Each line of the data is to be output verbatim, with the images removed.

----

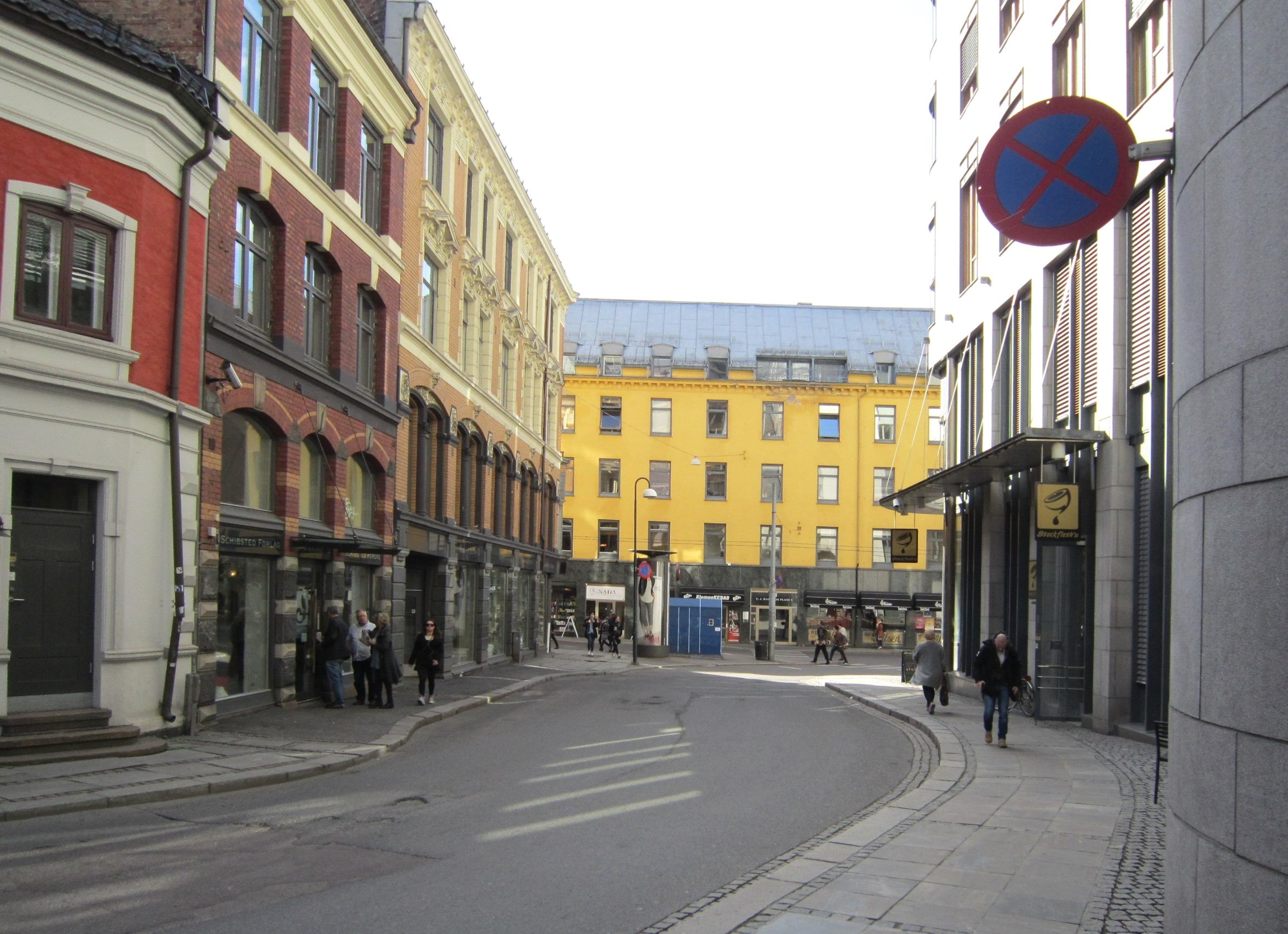 Apotekergata i Oslo sentrum
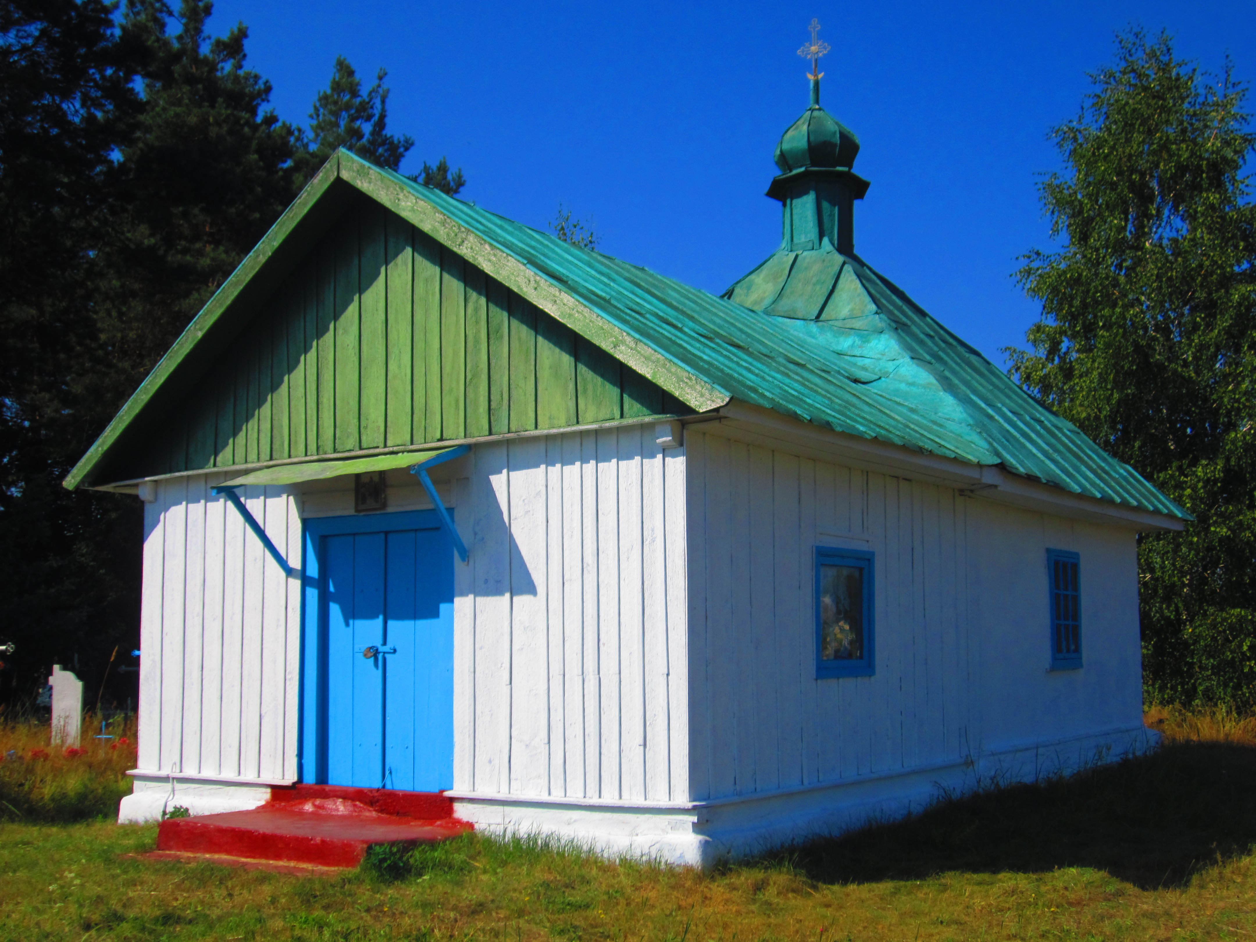 Дерев'яна церква Пресвятої Трійці в селі Варварівка (Барбарівка) Славутського району Хмельницької області. Загальний вигляд з позиції А4.
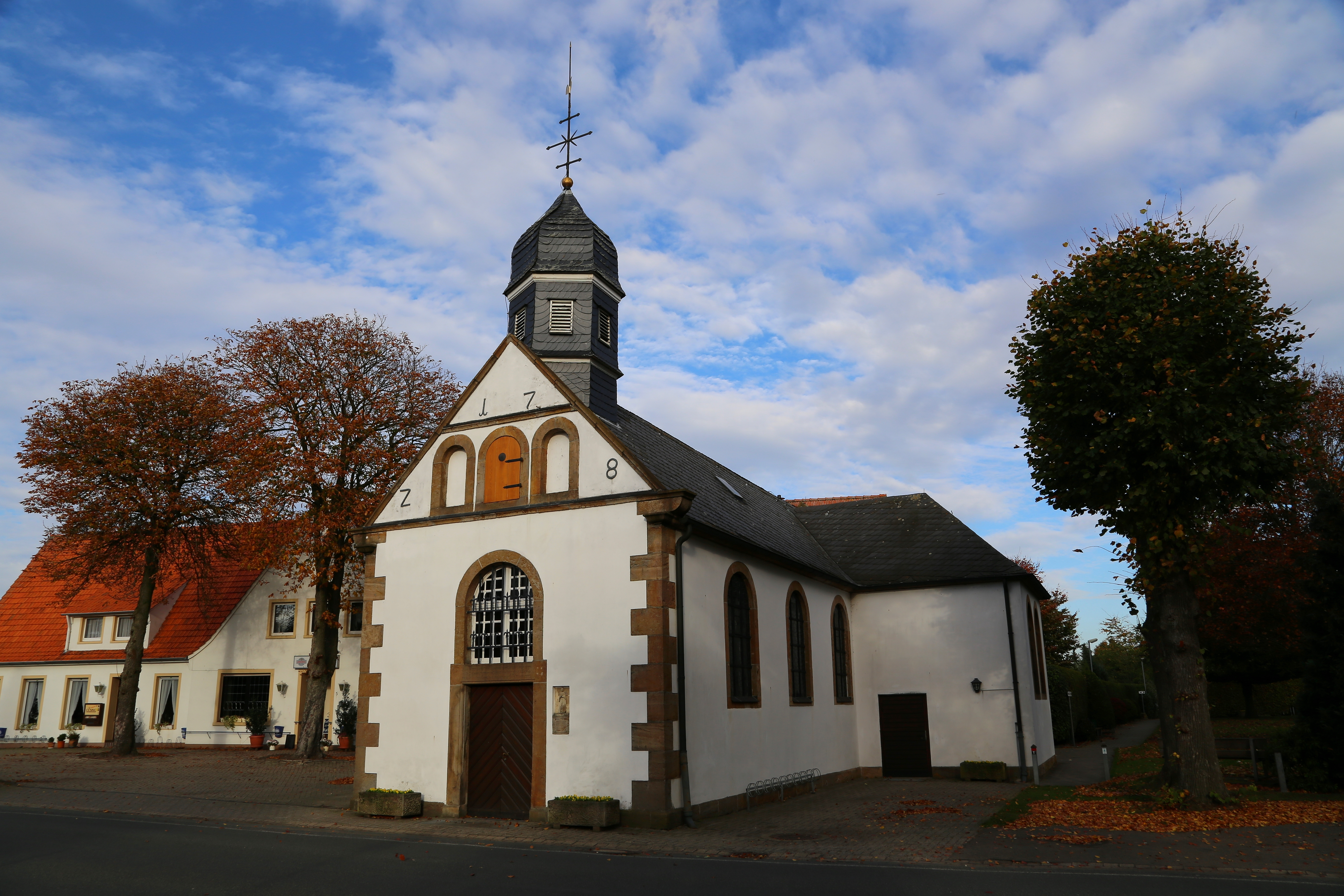 Rückwärtige Ansicht der Wallfahrtskapelle St. Anna in Hopsten-Breischen, Kreis Steinfurt, Nordrhein-Westfalen, Deutschland. This is a photograph of an architectural monument.
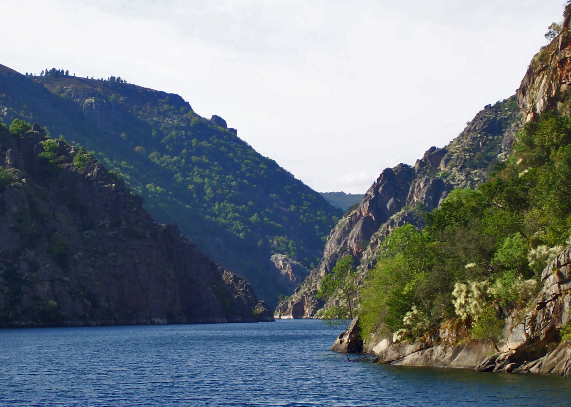 Cañón do Sil
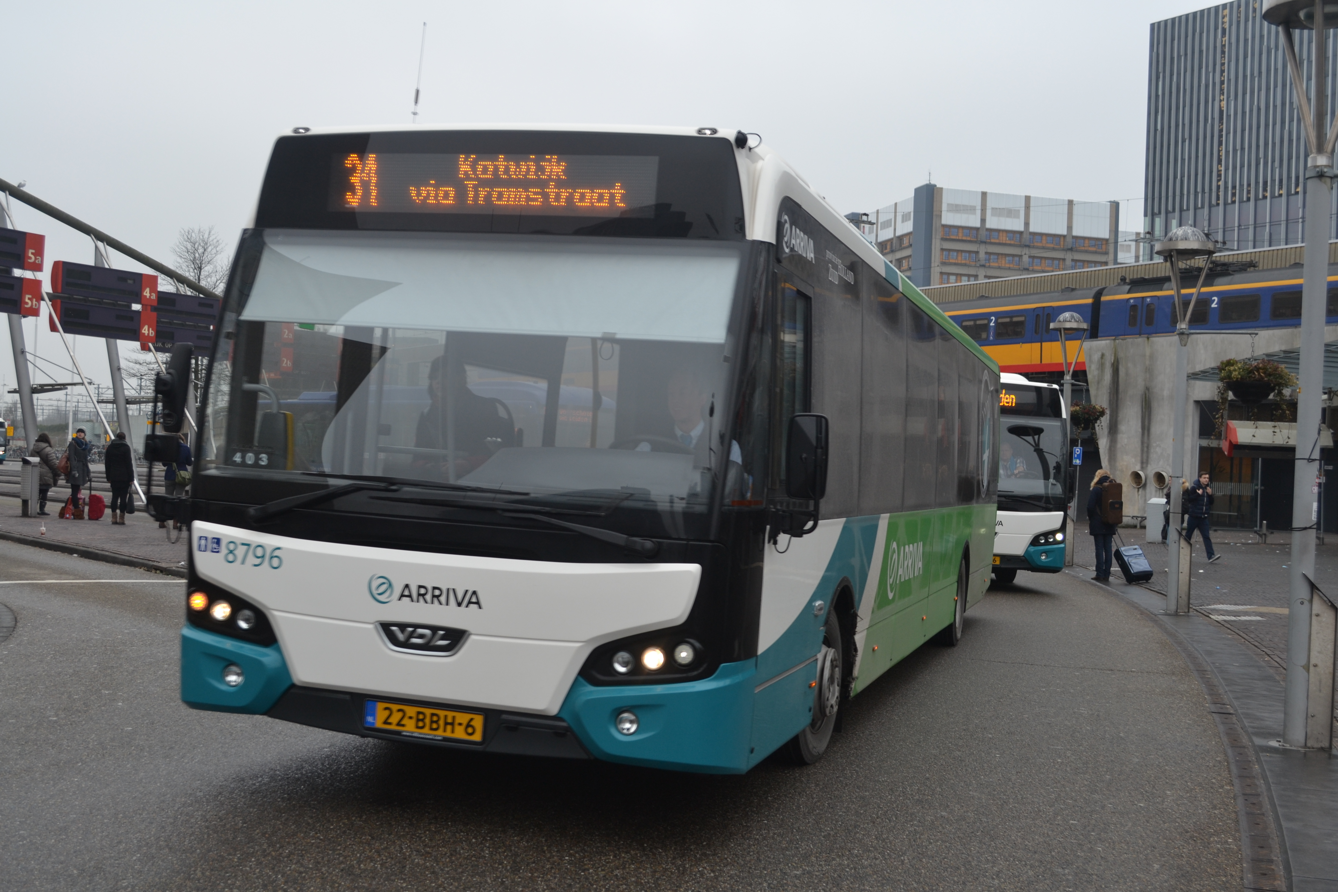 Arriva 8796 als lijn 31 te Leiden Centraal
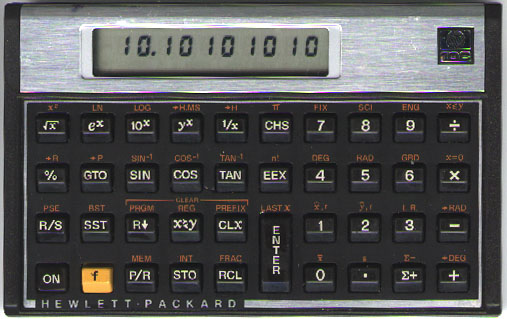 HP-10C programmable calculator
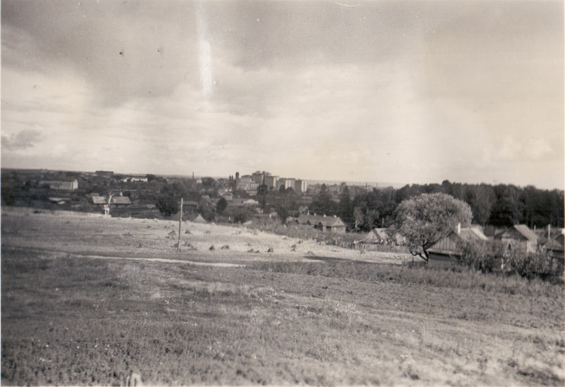 Беларуская (тарашкевіца): Менск (Miensk), Мядзьведжына (Miadźviedžyna)
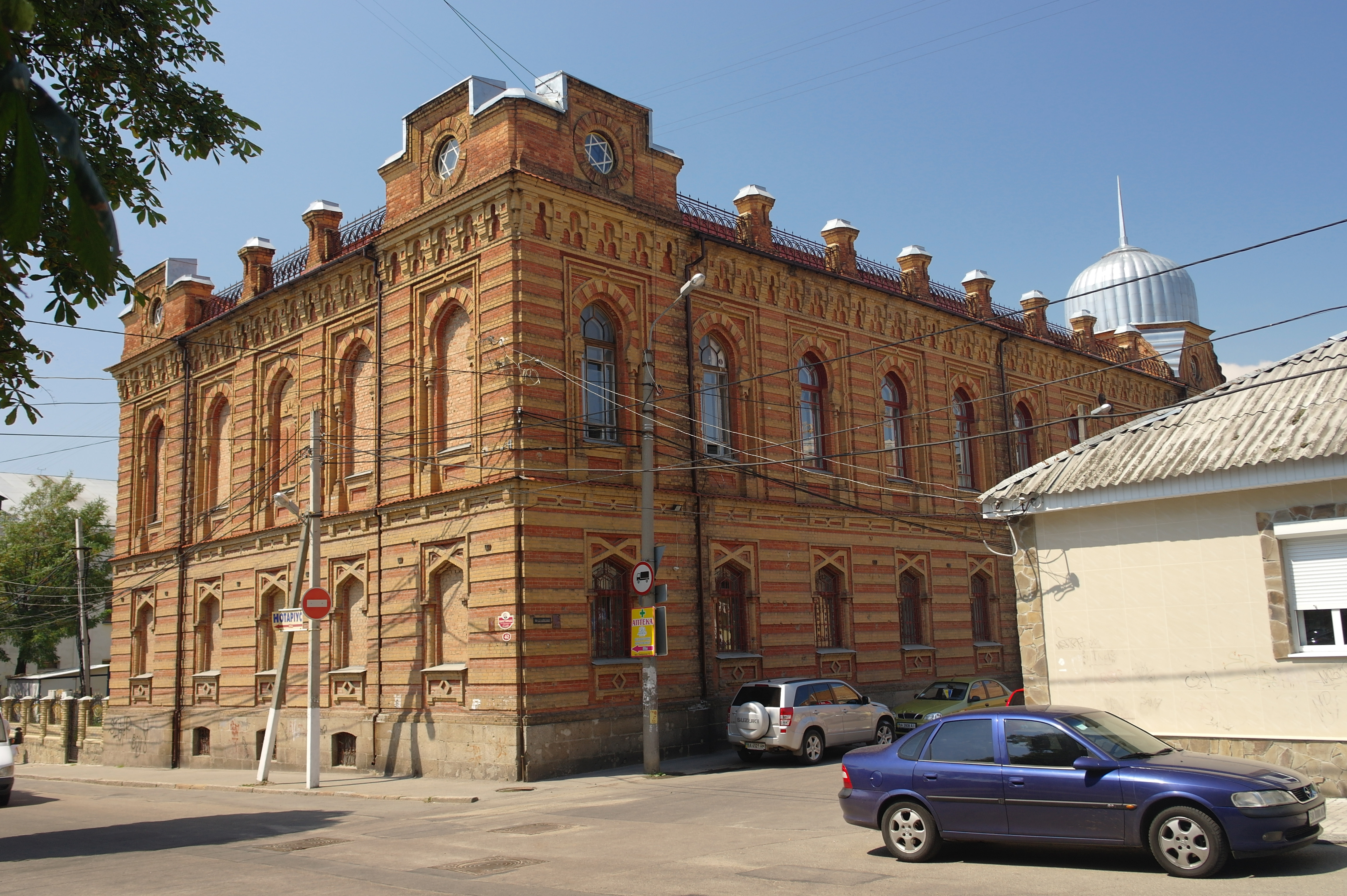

----

§ **Result of the task**
 Apotekergata i Oslo sentrum
 Дерев'яна церква Пресвятої Трійці в селі Варварівка (Барбарівка) Славутського району Хмельницької області. Загальний вигляд з позиції А4.
 Rückwärtige Ansicht der Wallfahrtskapelle St. Anna in Hopsten-Breischen, Kreis Steinfurt, Nordrhein-Westfalen, Deutschland. This is a photograph of an architectural monument.
 Cañón do Sil
 Arriva 8796 als lijn 31 te Leiden Centraal
 HP-10C programmable calculator
 Беларуская (тарашкевіца): Менск (Miensk), Мядзьведжына (Miadźviedžyna)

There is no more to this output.